I cannot imagine in my business telling my clients, you have a 
9-day window and I am going to fine you 25 percent if you are 
late in your payment, and expect to have anybody do business 
with me. Now, I do not have a choice. I need your license, so I 
am your humble servant.
    I guess I always wanted to ask that question. I always 
wanted to be in that position where I could, and so I am here. 
I am curious, why that closed window? Why not let people file 
it ahead of time? Why that 9-day window to have every 
broadcaster in America to pay their bill.
    Mr. Kennard. The mandatory fee program, as you know, is 
mandated by the Congress, and every year we have to go through 
a process of establishing what the regulatory fees are going to 
be for the year. What we try to do is give people as much 
notice as we can early in the year of what we think the fee 
structure will be so that they can prepare to make these 
payments, and then once the fee structure is established, 
usually in the fall of the year, we go through a process of 
having to collect the money in fairly short order.
    It is an issue that I am glad you brought to our attention 
and it is something that I will focus on and see if there is a 
way that we can make it easier on our licensees.
    Mr. Walden. Because this does come out August 2nd this 
year. But I have just never seen an agency that would not 
accept your money earlier. You know what I mean? So anyway, I 
throw that out there. I know you have made a lot of 
improvements and I commend you on the Web site. The ability to 
download a lot of forms and do a lot of this work is a 
tremendous asset. I mean I shudder sometimes at the thought of 
24-hour government and what it can really mean, but I also 
appreciate the fact that in the middle of the night I can pull 
up all kinds of information, technical and otherwise, and be 
able to continue to move on in terms of business.
    Let me turn to some other policy issues.

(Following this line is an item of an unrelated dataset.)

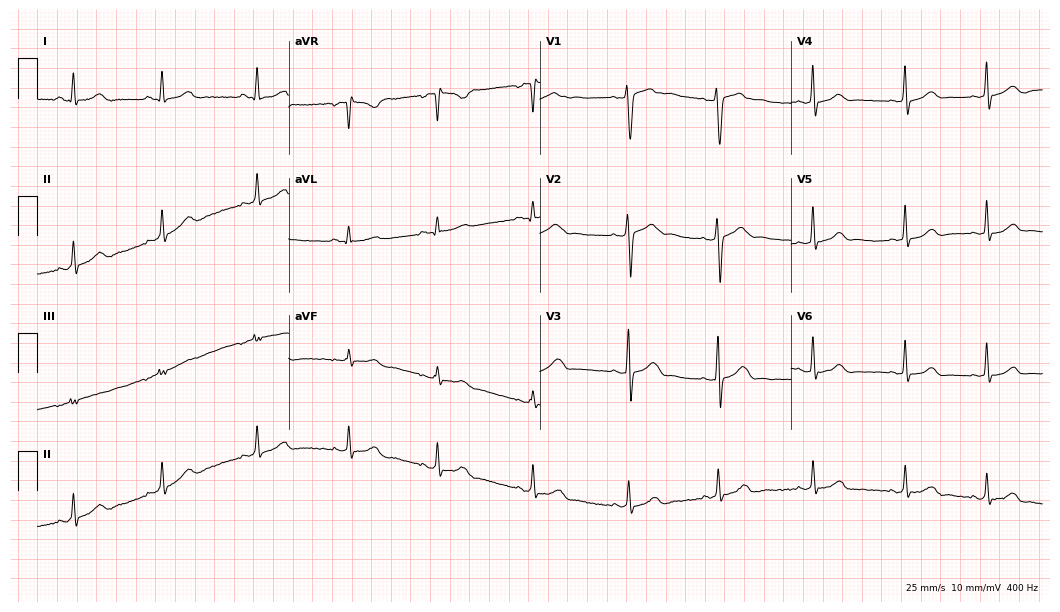
12-lead ECG from a woman, 28 years old (10.2-second recording at 400 Hz). Recorded interpretation: within normal limits.
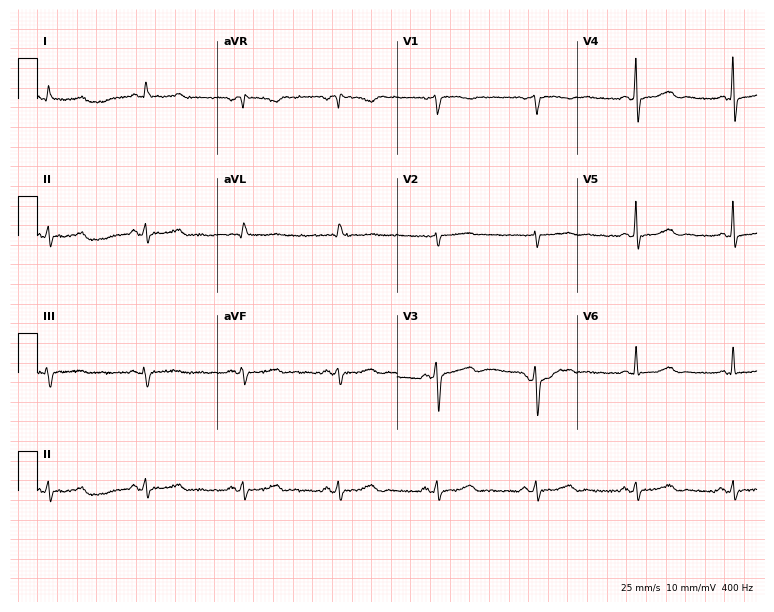
Resting 12-lead electrocardiogram (7.3-second recording at 400 Hz). Patient: a woman, 69 years old. None of these six findings is recorded: first-degree AV block, right bundle branch block (RBBB), left bundle branch block (LBBB), sinus bradycardia, atrial fibrillation (AF), sinus tachycardia.

Does your agency 
have plans to introduce new regulations or guidance affecting 
religious broadcasters between now and the end of the year? 

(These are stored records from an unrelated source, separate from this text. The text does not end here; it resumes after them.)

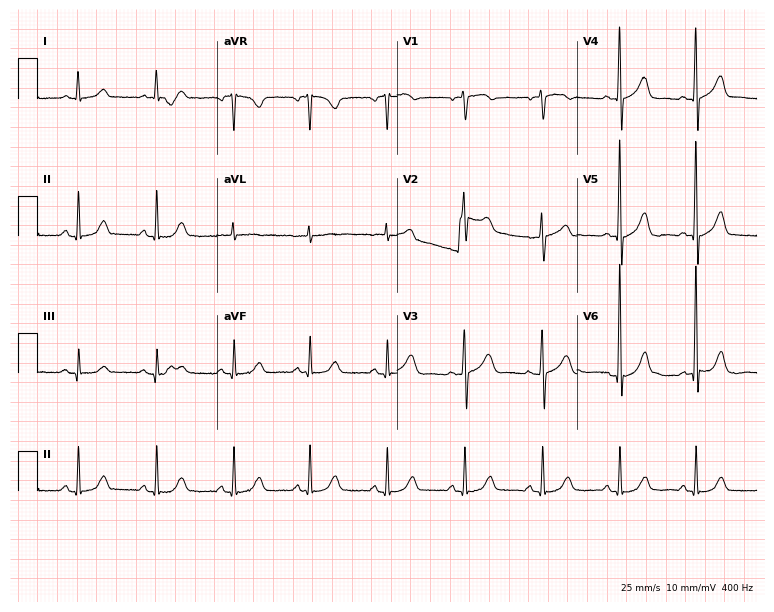
Resting 12-lead electrocardiogram (7.3-second recording at 400 Hz). Patient: a 60-year-old man. Read as a normal ECG.
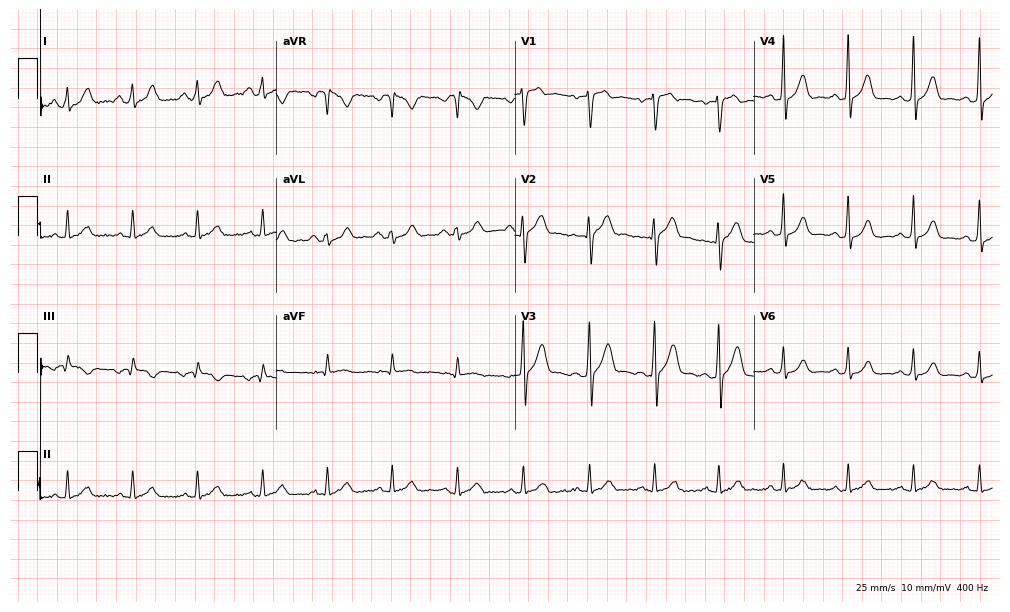
Standard 12-lead ECG recorded from a male patient, 47 years old (9.7-second recording at 400 Hz). Read as a normal ECG.
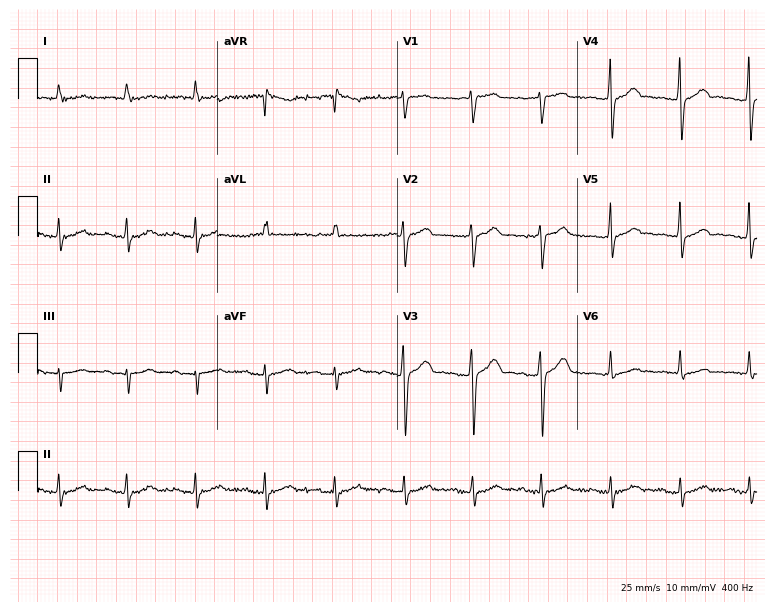
Resting 12-lead electrocardiogram (7.3-second recording at 400 Hz). Patient: a 79-year-old man. None of these six findings is recorded: first-degree AV block, right bundle branch block, left bundle branch block, sinus bradycardia, atrial fibrillation, sinus tachycardia.
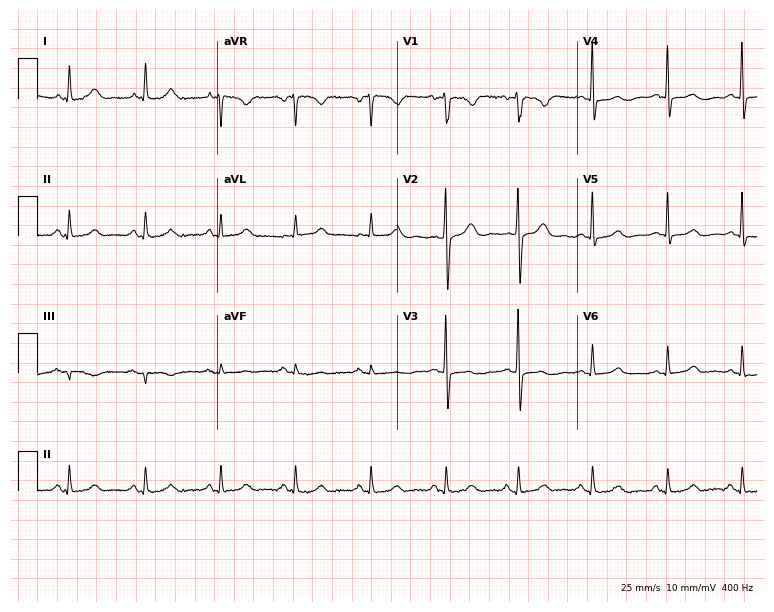
Resting 12-lead electrocardiogram. Patient: a female, 41 years old. Read as a normal ECG.

Because that has obviously been one I have gotten a lot of mail 
on, a lot of interest in.
    Mr. Kennard. First of all, in response to your earlier 
issue, my Chief Financial Officer has just informed me that we 
would be happy to accept your money earlier if you would like 
to send it in before the September deadline.

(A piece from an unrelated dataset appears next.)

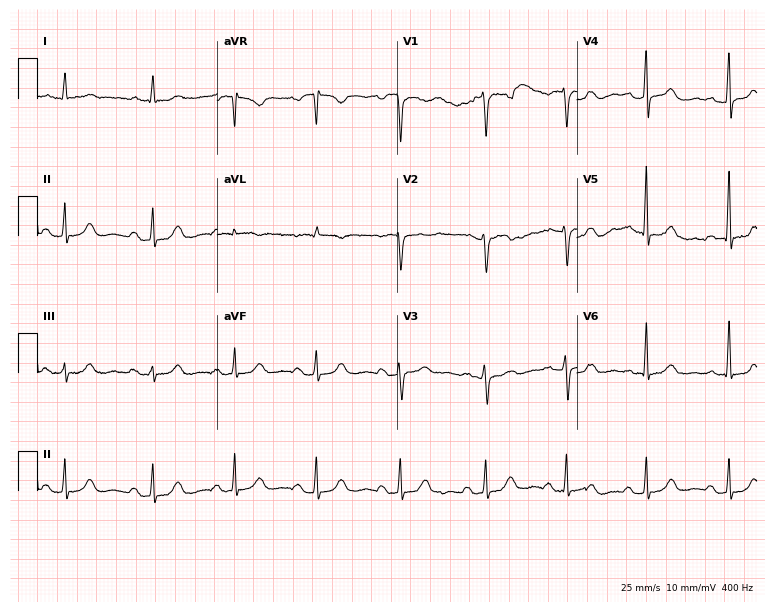
Standard 12-lead ECG recorded from a 62-year-old female (7.3-second recording at 400 Hz). Read as a normal ECG.
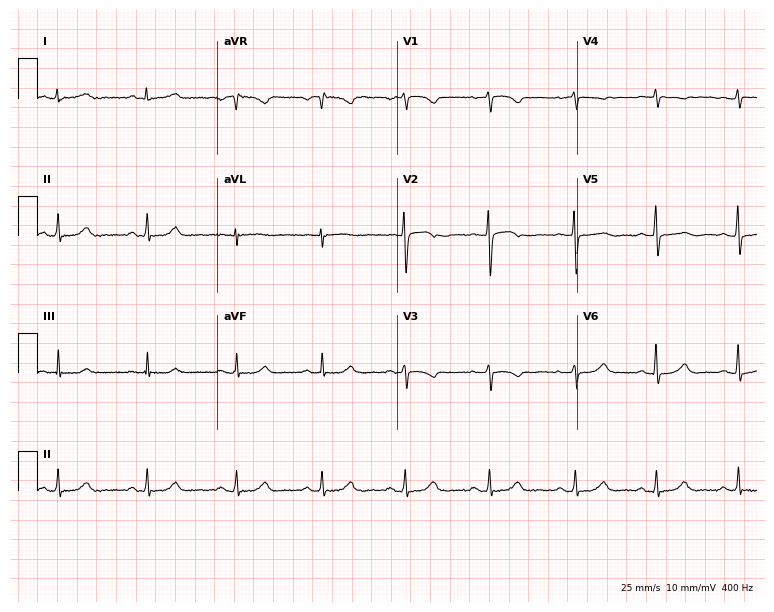
Standard 12-lead ECG recorded from a female, 48 years old. None of these six findings is recorded: first-degree AV block, right bundle branch block (RBBB), left bundle branch block (LBBB), sinus bradycardia, atrial fibrillation (AF), sinus tachycardia.

    Mr. Walden. Well, and I appreciate that, but your own rules 
say I can't.
    Mr. Reger. No, actually, it sets up a fee window by when 
you can pay, but you may pay that any day after the public 
notice is released. You wouldn't know the amount until the 
public notice is released each year in the congressional 
review.
    Mr. Walden. Really. Well, you are going to cost Federal 
Express a lot of money then, because----
    Mr. Reger. May I also tell you, sir, that there were 2 new 
Web sites available to you this year that allow you to pay 
electronically and both of those were up to try to help people 
not send their payment----
    Mr. Walden. Right. Because this says the fee payments must 
be received by the Commission during the period beginning 
September 11 and ending September 20.
    Mr. Reger. Yes. But this year for the first time you could 
send it in any day after the public notice and we were set up 
to accept and take your payment.
    Mr. Walden. OK. It is interesting, because that is the one 
from August 2. Good to know.
    Back to religious broadcasting policy. Any plans to do 
anything new between now and the end of the year?
    Mr. Kennard. Not at this time. We addressed this issue 
earlier in the year, the very controversial clarification of 
our policies in this area, so I don't anticipate that we will 
be addressing it again.
    Mr. Walden. OK. I think we will need to recess, because I 
need to go vote, being the only one left not to. So I will put 
the committee in recess and we will return. Thank you.
    [Recess.]
    Mr. Horn [presiding]. Mr. Chairman, where are we, with us 
having to get over there to vote, where are you on your 
statement?
    Mr. Kennard. I have given my opening statement, Mr. 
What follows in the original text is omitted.